6.3.1 Higher-order explicit methods
There are ways of achieving higher order without using implicitness. Assume that we have computed an approximation \(Y_{j-1}\) to \(y(t_{j-1})\). The improved Euler method uses first the standard Euler method to get an approximation \(\widehat Y_{j}\) to \(y(t_{j})\) and then the trapezoidal rule to improve it: \[\begin{align} \widehat Y_{j}% & = Y_{j-1}+hf(Y_{j-1})\qquad\qquad\qquad\quad \text{“prediction"}\\ Y_{j} & = Y_{j-1}+\frac h2\Big(f(Y_{j-1})+f(\widehat{Y}_j)\Big) \qquad \text{“correction"} \end{align}\] This method fits into the framework of Theorem 6.1 because it can be written: \[ Y_{j} = Y_{j-1} + \frac h2\Big(f(Y_{j-1}) + f\big(Y_{j-1} + hf(Y_{j-1})\big)\Big), % = Y_n + h f_h(Y_j) \] which is of the form (6.8) with \(F_h(Y) := \frac{1}{2} f(Y) + \frac 12 f\big(Y + hf(Y)\big).\) The truncation error is \[ \tau_j = \frac{y(t_{j}) - y(t_{j-1})}{h} - \frac{1}{2} \big(f(y(t_{j-1})) + f\big(y(t_{j-1}) + h f(y(t_{j-1}))\big), \] and it turns out that \(\|\tau_j\| = \mathcal{O}(h^2)\) for sufficiently smooth \(f\) (see Problem E8.2).
Moreover if \(f\) is Lipschitz then so is \(F_h\), since \[\begin{align*} | F_h(Y) - F_h(Z)| &\leq \frac 12 | f(Y) - f(Z) | + \frac 12 | f(Y + hf(Y)) - f(Z + h f(Z)) |\\ &\leq \frac L2 | Y - Z | + \frac L2 | (Y + hf(Y)) - (Z + h f(Z)) |\\ &\leq L | Y - Z | + \frac {hL}2 | f(Y) - f(Z) | \leq \bigg(L + \frac{1}{2} hL^2\bigg)| Y - Z |. \end{align*}\]
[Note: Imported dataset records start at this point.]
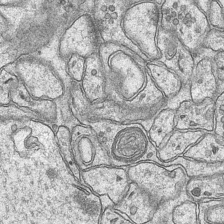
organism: Mouse
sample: CA1 Hippocampus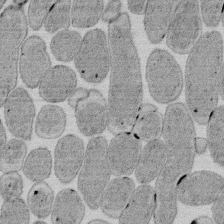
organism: E. coli
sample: Bacterial nucleoid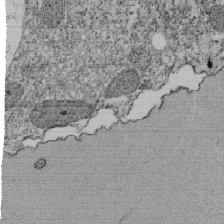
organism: Tetrahymena
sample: Cilia in tetrahymena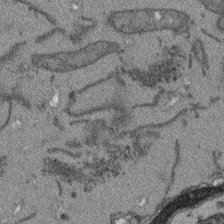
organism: Arabidopsis thaliana
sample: Root tip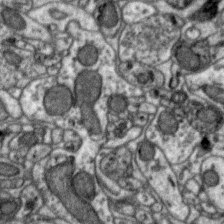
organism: Zebra finch
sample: Brain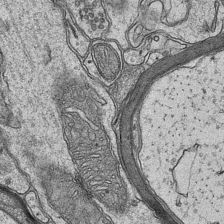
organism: Mouse
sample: CA1 Hippocampus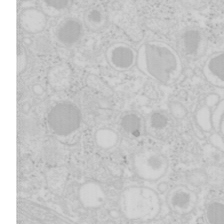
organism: Mouse
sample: Pancreas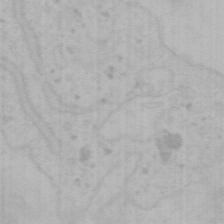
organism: Mouse
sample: Choroid plexus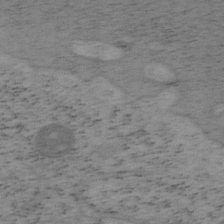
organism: Mouse
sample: OT-I killer T cells with ID8 ovarian cancer cells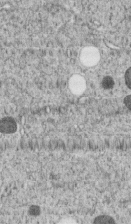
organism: C. elegans
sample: C. elegans embryo early stage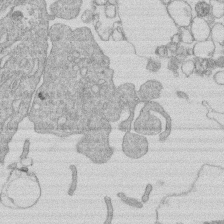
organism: Human
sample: Macrophage cells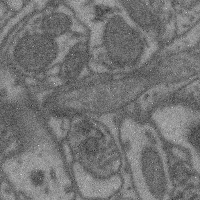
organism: Mouse
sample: Cerebral cortex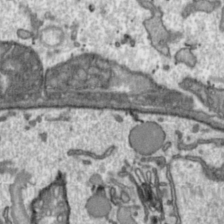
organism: Toxoplasma gondii
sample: Parasites in a vacuole inside a host cell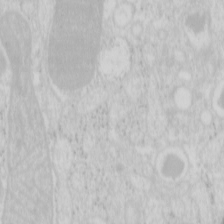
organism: Mouse
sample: Pancreas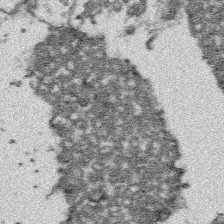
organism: Platynereis dumerilii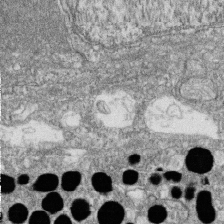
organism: Zebrafish
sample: Cilia; retinal pigment epithelium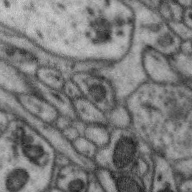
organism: Zebra finch
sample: Brain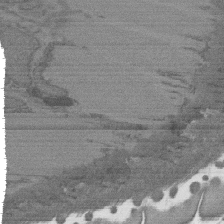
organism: C. elegans
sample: AFD neurons C. elegans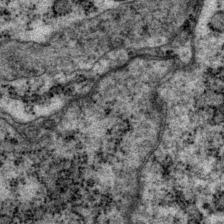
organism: P. pacificus
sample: Pharynx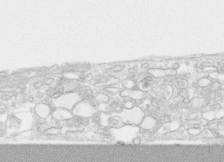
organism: Human
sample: CRL-1474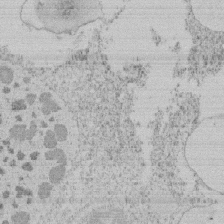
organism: Tetrahymena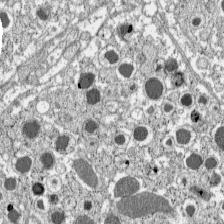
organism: C57BL Mouse
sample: Pancreatic islet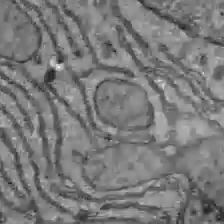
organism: C57BL Mouse
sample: Liver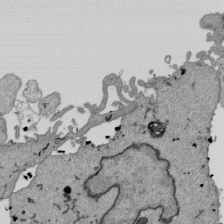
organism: Mouse
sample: ED-1 cell nuclei; centrioles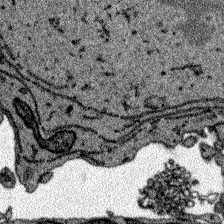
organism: Zebrafish
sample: Larval olfactory bulb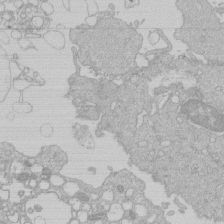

So under these conditions, Theorem 6.1 implies that the improved Euler method converges with order \(\mathcal{O}(h^2)\), at the small additional cost of an extra evaluation of \(f\) at each time step.
Higher-order methods can be built up using more evaluations of \(f\). In general these methods are called Runge-Kutta methods.
Example 6.5 Let \[\begin{equation*} \left. \begin{aligned} K_1&=f(Y_0),\\ K_2&=f\Big(Y_0+\frac h2 K_1\Big),\\ K_3&=f\Big(Y_0+\frac h2 K_2\Big),\\[3pt] K_4&=f\big(Y_0+hK_3\big),\\[2pt] Y_1&=Y_0+\frac{h}{6}\big(K_1+2K_2+2K_3+K_4\big). \end{aligned} \right\} \end{equation*}\]
This is a fourth order Runge-Kutta method (requires some analysis).